In the burgeoning field of happiness research, most scholars have favored the idea that a person’s level of happiness has a set point, like the float ball in a toilet tank. Sometimes everything  goes down the drain, but sure enough, water eventually rises back to the same level — as will any one person’s happiness. But a new study out of Australia suggests that’s not true. Who we marry, how we prioritize our goals and how much work we do can permanently change our happiness levels.

The findings, published in the Proceedings of the National Academy of Sciences, were arrived at by an analysis of a 25-year longitudinal study of 60,000 Germans (who, contrary to the stereotype, seem to have about average happiness). It found that most people reported large changes in life satisfaction over that period of time. Almost 40% of people said that their level of happiness had changed by about 25%, and 12% of respondents said their life satisfaction had moved up or down by 50%. And these contentment shifts were permanent.

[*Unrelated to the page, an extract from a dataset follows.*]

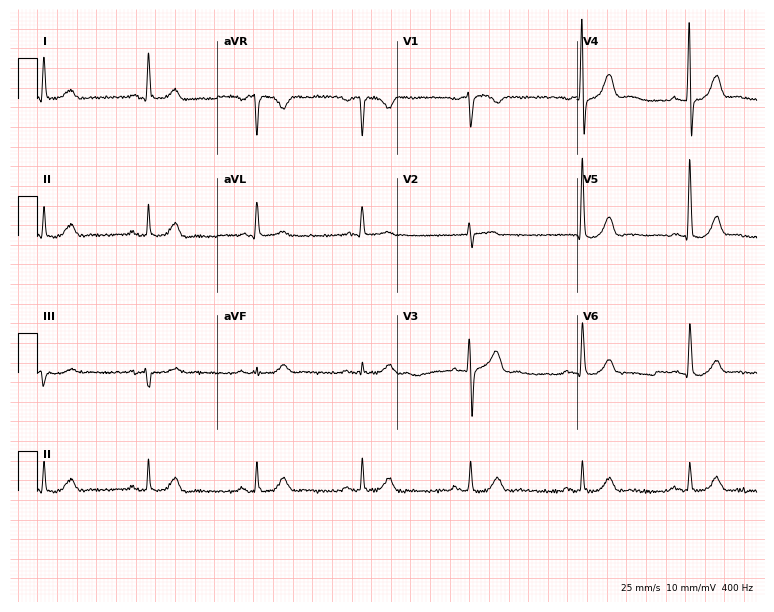
12-lead ECG (7.3-second recording at 400 Hz) from a man, 67 years old. Labelled as a normal ECG.

What brought them about? A lot of it depended on the choices the participants made and the way they lived. The study found, for example, that marrying a person who was neurotic was a huge downer. “Individuals with relatively neurotic partners are significantly less happy than those with more emotionally stable partners,” says the study, whose lead author is Bruce Headey of Melbourne University. To be sure, having a neurotic spouse was less of a drag on happiness than being neurotic yourself, but it was still significant. Even worse, it wasn’t something people got accustomed to; those with unstable spouses remained less happy than those with well-adjusted ones. (More on Time.com: SPECIAL Health and Happiness).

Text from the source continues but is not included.